Garcia's shoulder strong after throwing batting practice

JUPITER, Fla. -- Leading off the Cardinals' string of live batting practices this spring was Jaime Garcia, whose session on Saturday drew widespread attention given the shoulder troubles that slowed him a year ago.

What everyone observed, though, was nothing but further evidence to support Garcia's claim that his left shoulder is strong and that his mechanics are once again sound.

"I definitely feel like I'm where I want to be," Garcia said after the team workout. "I think I'm right on schedule. The good thing is everything feels good."

Garcia will throw at least one more round of live BP before he pitches in a Grapefruit League game. Because of the length of the spring season, Garcia could make as many as six Grapefruit League starts before the start of the regular season.

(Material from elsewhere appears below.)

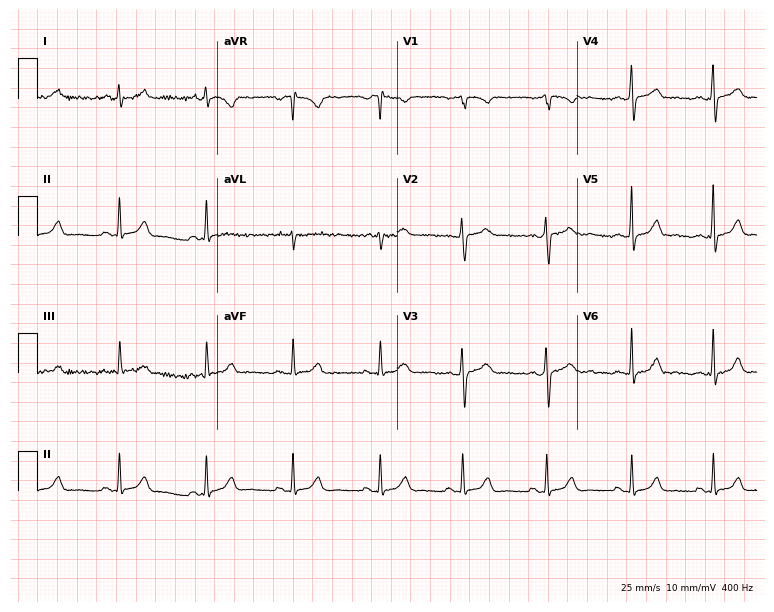
Standard 12-lead ECG recorded from a 24-year-old woman. Read as a normal ECG.

Though shoulder problems limited the left-hander to 121 2/3 innings last season, the Cardinals do not have Garcia on any sort of modified spring program. He has had several medical exams since the shoulder pain resurfaced in the postseason, and none of those follow-ups has given the Cardinals reason to pause.

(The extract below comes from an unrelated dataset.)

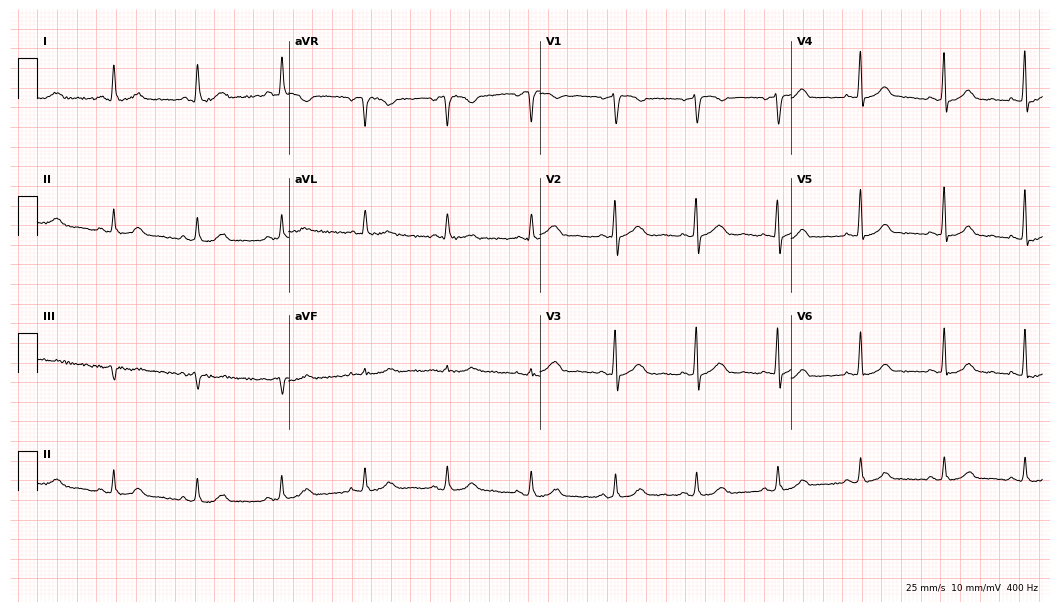
ECG — a female patient, 65 years old. Labelled as a normal ECG.

With health no longer consuming his thoughts, Garcia has been able to find his way back to more natural form.

"I think when you're not healthy, you're battling a lot of things," Garcia said. "Things start getting off -- your mechanics, your strength. I started having issues with my hips. A lot of things started happening because I started changing mechanics because it was hurting. I'm where I want to be right now. I want to be there for my teammates and my team."

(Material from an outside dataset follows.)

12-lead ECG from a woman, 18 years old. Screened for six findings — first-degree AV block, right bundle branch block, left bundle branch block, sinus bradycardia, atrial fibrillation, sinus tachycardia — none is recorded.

Blazek takes title of best bunting pitcher

JUPITER, Fla. -- Inserting incentive into what is a normally mundane drill, manager Mike Matheny is including bunting competitions as part of the team's early workout schedule.

The first to compete were the pitchers, who accrued points based on how many bunts they laid down within a particular boundary line. This happened on Friday and the four top bunters -- Victor Marte, Fernando Salas, Michael Blazek and Trevor Rosenthal -- advanced to Saturday's bunting championship.

With the entire team and full coaching staff watching and hollering, those four pitchers made another 10 bunt attempts in their quest for the crown. Blazek and Rosenthal each started five-for-five, but Blazek took the title with eight successful bunts made.

"When we started the meeting a couple days ago, I asked the guys to evaluate the bunting and I had two of our starters yell out that we stunk," Matheny said. "There's not a better time to start working on it; then to add the competition and put the pressure of your teammates watching.

"[It can] really get them reminded of some of the things [former Cardinals coach] George Kissell taught, some of the fundamentals. I know how much everybody loves the fact that we bunt. It seems to be great entertainment for everybody back home. So I'm glad to appease them."

Matheny said he expects to hold a bunting competition among the position players next week. There might be another pitchers' tournament, as well, as several starters, in particular, wanted another crack at impressing. Third-base coach Jose Oquendo and guest instructor Jim Edmonds were among those who jokingly suggested a coaches' competition should also be in the works.

Worth noting

• For the first time since the start of camp, the Cardinals had seven pitchers throw live batting practice on Saturday. Those pitchers included Garcia, Shelby Miller, Kevin Siegrest, Randy Choate, Marc Rzepczynski, Mitchell Boggs and Jason Motte.

The purpose of live BP isn't so much for the hitter to get work, though they do often find it beneficial to track live pitching. Rather, it's for the pitchers to see the command of their pitches in a setting where a hitter is in the batter's box.

• Matheny said he and non-roster invitee Oscar Taveras have talked about Taveras' comments from Friday about potentially playing in the World Baseball Classic. While the Cardinals support their players participating in the Classic, the club was unaware of Taveras' interest in playing for Team Canada until he mentioned it during a media interview on Friday.